# Cascara



## wannabeekeeper (Jun 17, 2009)

Does anyone know if you get a nectar flow from cascara trees?


----------



## Walliebee (Nov 17, 2006)

On page 50 of "American Honey Plants" by Frank C. Pellett, it says,"The Cascara Sagrada... (Rhamnus purshiana)... is reported as an important source of amber honey."


----------



## beedeetee (Nov 27, 2004)

Yes, bees love the tree. Maybe you can also market your honey as "Helps relieve constipation". We have a lot of Cascara around our place.
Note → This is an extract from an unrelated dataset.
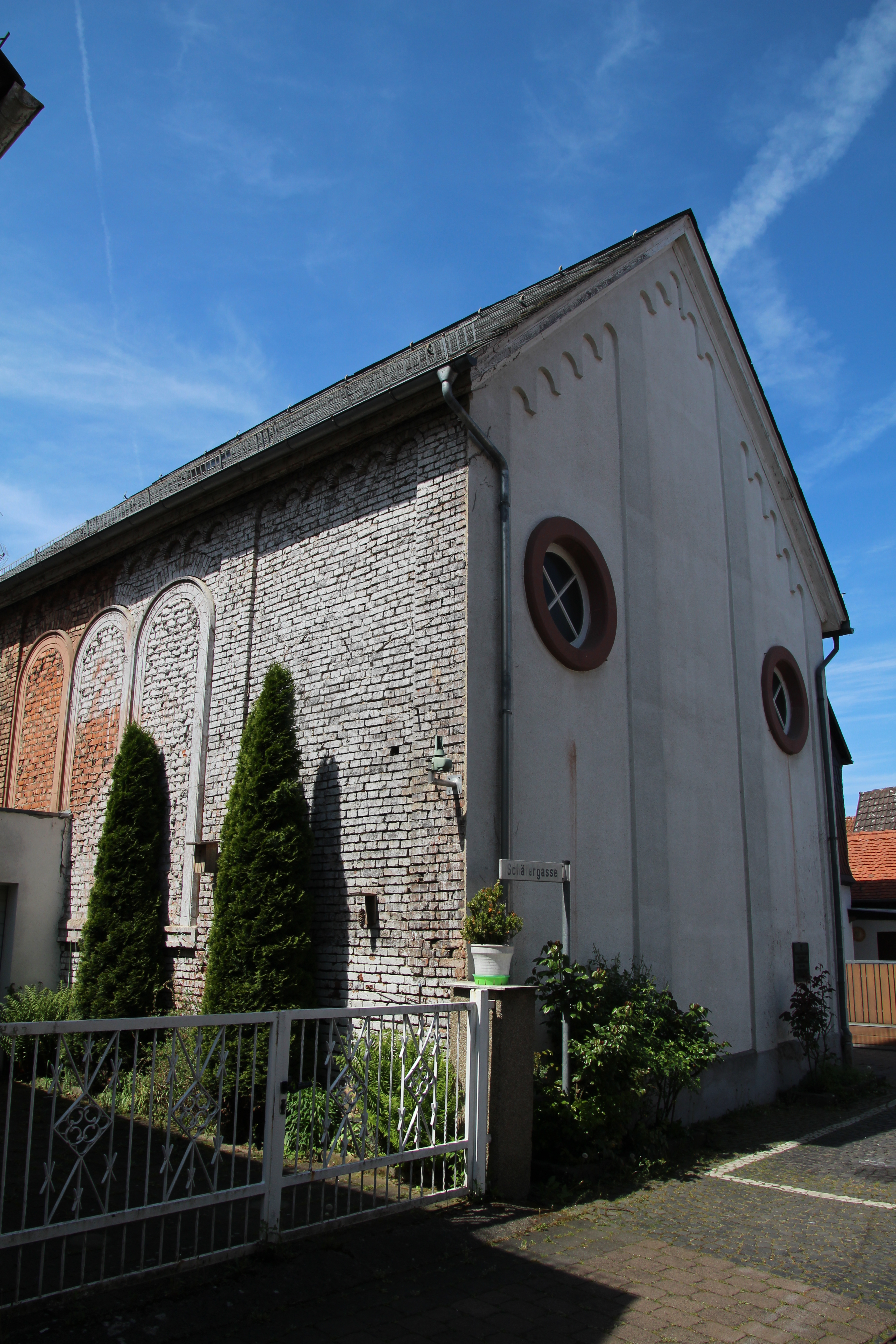 Assenheim - ehem. Synagoge

I don't know if it is their number one favorite since some years the trees hum with bees and other years I see only a few and assume that they are finding something that they like better.


----------



## wannabeekeeper (Jun 17, 2009)

Thanks That is good to know as we have many, many cascara trees in our neighborhood.


----------



## beedeetee (Nov 27, 2004)

We have quite a few (over 20 trees of different sizes within 200' of my hives), but there are many other things that bloom at the same time. I don't know how much of my honey comes from Cascara. I call it wild flower since I live in the mountains with no cultivated crops.

I always see bees on them, just different numbers each year. This year seemed to be a low year to me. Mine are about finished.


----------